→ GIVEN INFORMATION
⟨

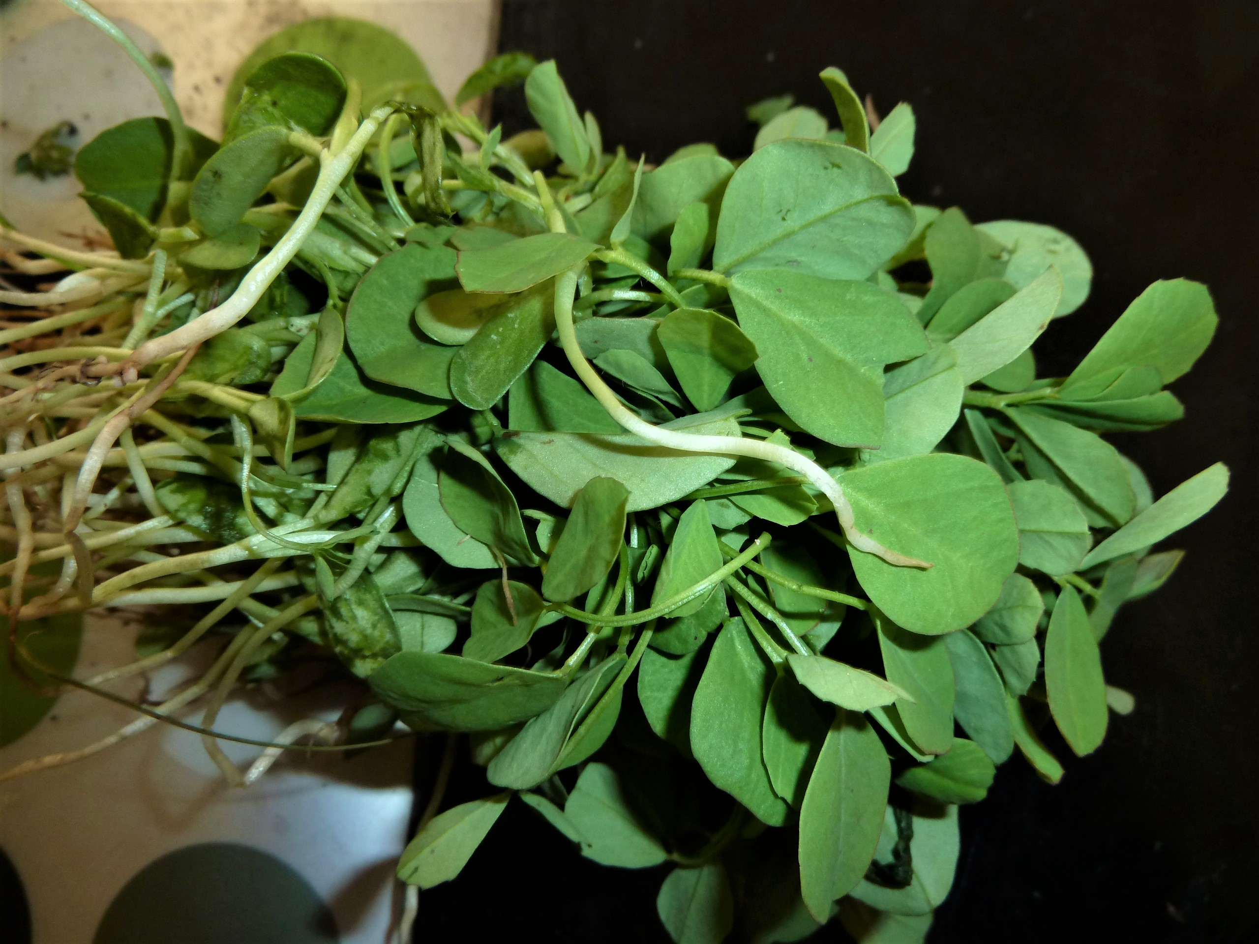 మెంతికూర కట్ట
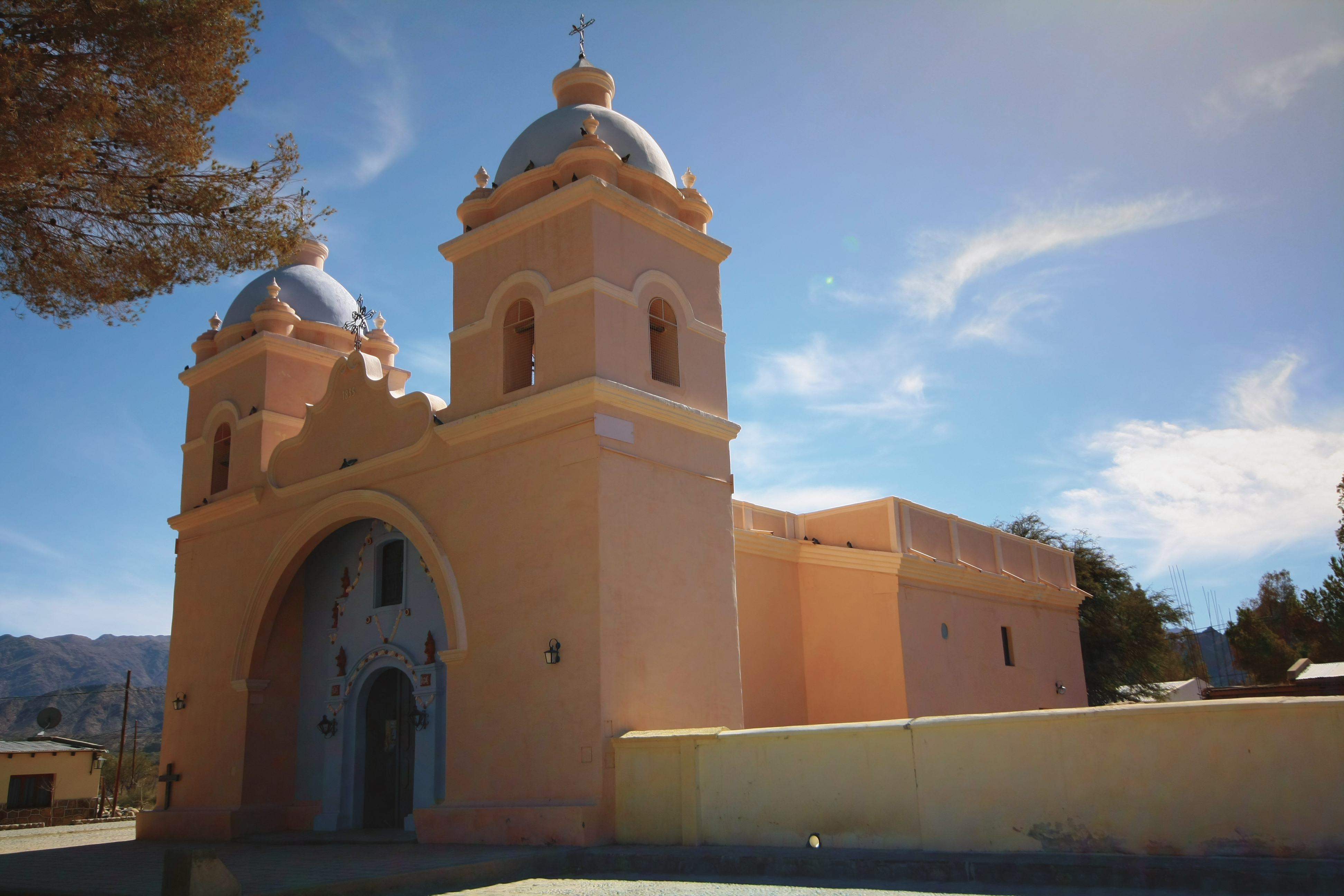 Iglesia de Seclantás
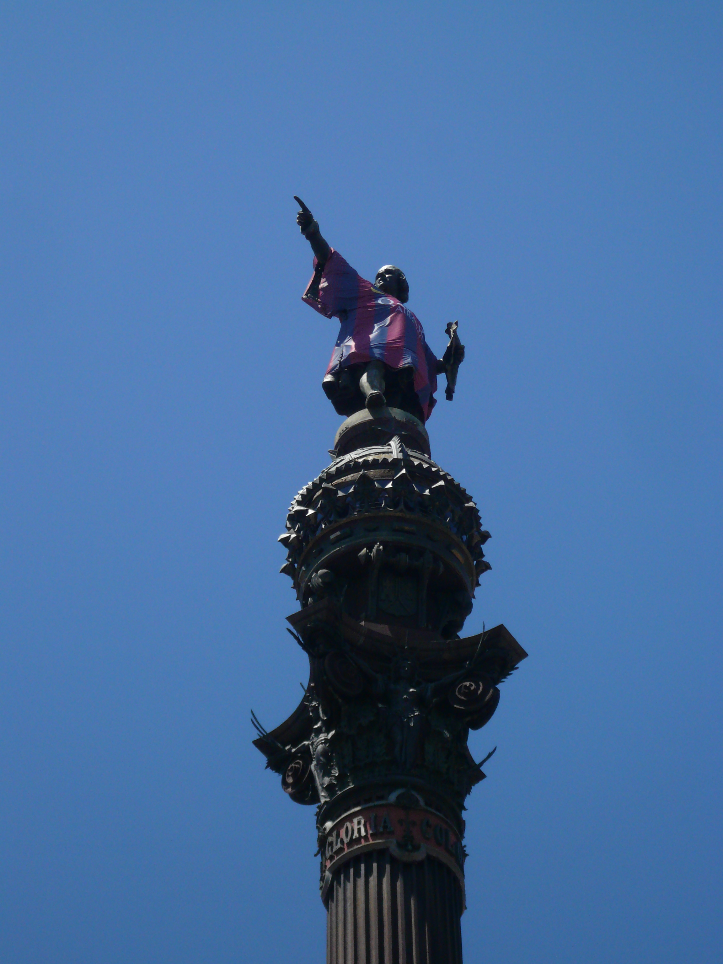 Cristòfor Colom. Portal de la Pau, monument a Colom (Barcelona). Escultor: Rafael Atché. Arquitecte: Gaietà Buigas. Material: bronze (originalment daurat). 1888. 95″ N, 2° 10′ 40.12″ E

⟩

→ EXERCISE PROMPT
A verbatim copy of the material, pictures excluded, is what must be produced.

→ FINISHED TASK
 మెంతికూర కట్ట
 Iglesia de Seclantás
 Cristòfor Colom. Portal de la Pau, monument a Colom (Barcelona). Escultor: Rafael Atché. Arquitecte: Gaietà Buigas. Material: bronze (originalment daurat). 1888. 95″ N, 2° 10′ 40.12″ E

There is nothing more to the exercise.